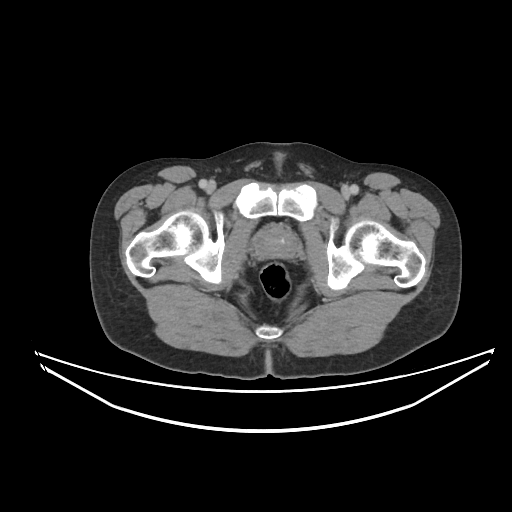
Abdominal CT; axial plane, index 9; acquired on Aquilion ONE
Boxes: x1:y1:x2:y2 in pixels.
Organ bounding boxes:
- prostate/uterus: 256:228:296:258
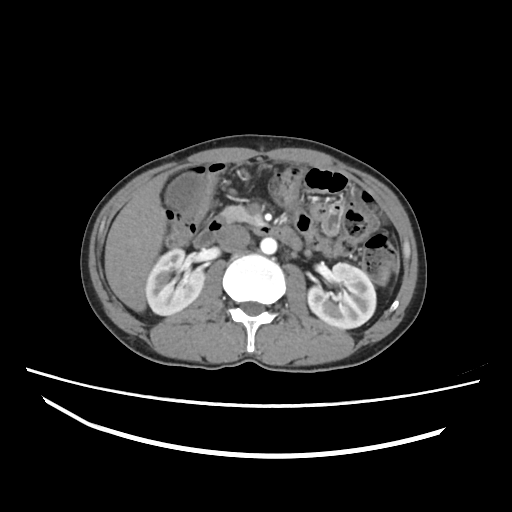
CT, abdomen/pelvis; axial view; W/L 400/40 HU; 512x512 px; 40-year-old male patient; scan has 15 labeled organs (that count is for the whole scan; organs this slice misses have no box)
One row per box, in pixels: columns x1 and y1 give the top-left corner, x2 and y2 the bottom-right.
| organ | x1 | y1 | x2 | y2 |
|---|---|---|---|---|
| right kidney | 145 | 248 | 204 | 315 |
| left kidney | 308 | 263 | 376 | 328 |
| gall bladder | 165 | 172 | 205 | 207 |
| liver | 104 | 173 | 167 | 312 |
| aorta | 260 | 237 | 277 | 254 |
| inferior vena cava | 218 | 225 | 250 | 252 |
| pancreas | 220 | 206 | 260 | 224 |
| duodenum | 193 | 217 | 302 | 249 |
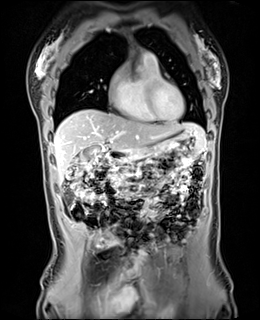

Magnetic resonance imaging, abdomen — coronal view — 1st–99th percentile window — acquired on Prisma
{"organs":{"gall bladder":[81,146,103,161],"liver":[54,109,205,183],"stomach":[123,128,204,162],"aorta":[138,71,144,74],"duodenum":[107,150,127,161]}}
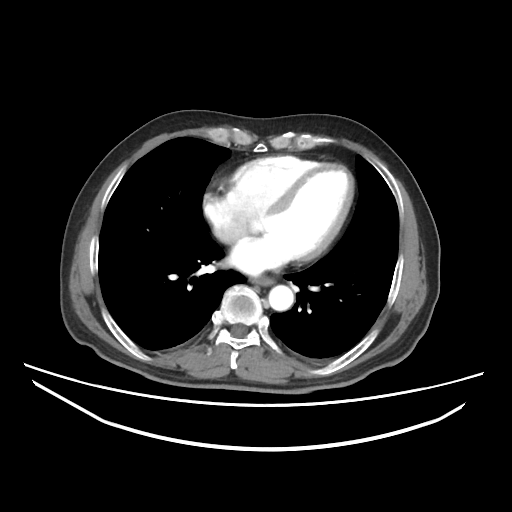 Abdominal CT; this slice is in the lower chest, just above the liver. axial view. 512x512 px. scan has 15 labeled organs (counted over the whole 3D scan, not this slice; an organ is boxed only where this slice passes through it)
The heart and lungs are never labeled in this dataset, so they have no box on this slice.
<organs><organ name="aorta" x1="268" y1="285" x2="293" y2="310"/><organ name="esophagus" x1="253" y1="277" x2="270" y2="285"/></organs>
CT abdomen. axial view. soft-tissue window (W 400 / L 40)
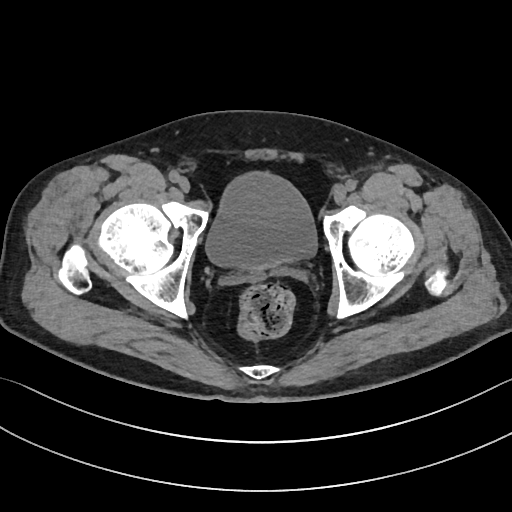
┄┄┄┄┄┄┄┄┄┄
In the data above, find the line containing "y1 | x2 | y2 |"; from there, please write out each line through the end, exactly, with the pictures omitted.

| organ | x1 | y1 | x2 | y2 |
|---|---|---|---|---|
| right kidney | 145 | 248 | 204 | 315 |
| left kidney | 308 | 263 | 376 | 328 |
| gall bladder | 165 | 172 | 205 | 207 |
| liver | 104 | 173 | 167 | 312 |
| aorta | 260 | 237 | 277 | 254 |
| inferior vena cava | 218 | 225 | 250 | 252 |
| pancreas | 220 | 206 | 260 | 224 |
| duodenum | 193 | 217 | 302 | 249 |

Magnetic resonance imaging, abdomen — coronal view — 1st–99th percentile window — acquired on Prisma
{"organs":{"gall bladder":[81,146,103,161],"liver":[54,109,205,183],"stomach":[123,128,204,162],"aorta":[138,71,144,74],"duodenum":[107,150,127,161]}}
 Abdominal CT; this slice is in the lower chest, just above the liver. axial view. 512x512 px. scan has 15 labeled organs (counted over the whole 3D scan, not this slice; an organ is boxed only where this slice passes through it)
The heart and lungs are never labeled in this dataset, so they have no box on this slice.
<organs><organ name="aorta" x1="268" y1="285" x2="293" y2="310"/><organ name="esophagus" x1="253" y1="277" x2="270" y2="285"/></organs>
CT abdomen. axial view. soft-tissue window (W 400 / L 40)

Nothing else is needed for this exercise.